Lawmakers Designate September Workforce Development Month

Earlier this month, Sen. Dianne Feinstein (D-CA) introduced S. Res. 780—a measure designating September 2022 as “National Workforce Development Month.” The effort garnered bipartisan support from nearly a third of the Senate upon introduction and was recently considered and agreed to in the upper chamber. A companion resolution was also introduced in the House and sponsored and led by Rep. Bonamici (D-OR). These resolutions are intended to elevate workforce development efforts across the nation and draw attention to the importance of investing in related systems of skill development. 

DOL Formally Rescinds IRAP Rules

Over the last few years, the U.S. Department of Labor (DOL) sought to create a parallel subset of apprenticeship programs known as “Industry Recognized Apprenticeship Programs” (IRAPs). Compared to registered apprenticeship programs (RAPs), IRAPS had relatively fewer programmatic requirements and would be recognized by third-party entities authorized by DOL (known as standards recognition entities or “SREs”).
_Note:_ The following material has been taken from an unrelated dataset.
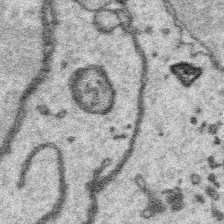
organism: Platynereis dumerilii

While IRAPs were formally launched under the previous presidential administration, relatively few programs were ever fully implemented. For this and many other reasons, DOL formally published a new rule this week rescinding IRAPs’ existing federal authorization. Existing IRAPs and SREs are “. . . encouraged to consider registering their programs with DOL or a State Apprenticeship Agency (SAA). Such entities are encouraged to reach out to the Apprenticeship Director in their State to receive technical assistance and explore such options further.”

OCTAE Launches Future Finder Challenge

Late last week, the U.S. Department of Education’s Office of Career, Technical, and Adult Education (OCTAE) announced a $1 million “Future Finder Challenge” to accelerate the development of tools and related technologies that can support career navigation efforts for adults. “Developing digital career navigation tools for adult learners will expand equitable access to career opportunities — which will increase upward mobility and strengthen the broader American workforce,” OCTAE’s Assistant Secretary Amy Loyd, Ed.L.D., said during the announcement which was also intended to celebrate National Adult Education and Family Literacy Week. The challenge is structured as an “open innovation invitation” to spur the development of services, products, and programs that can more effectively support individuals search for and navigate opportunities in the labor market. A related press release from the department can be found here.

ED Awards $60 Million for Teacher Pipeline Efforts

On September 27, the U.S. Department of Education announced that it had awarded $60 million in new grant funding for the Supporting Effective Educator Development (SEED) grant program. The SEED program is intended to support evidence-based efforts that “. . . prepare, develop, or enhance the skills of [k-12] educators.” This round of grantmaking awarded 22 three-year grants which, according to the Biden Administration, brings the FY22 total for additional support for teachers to $285 million. More information on this announcement can be accessed here.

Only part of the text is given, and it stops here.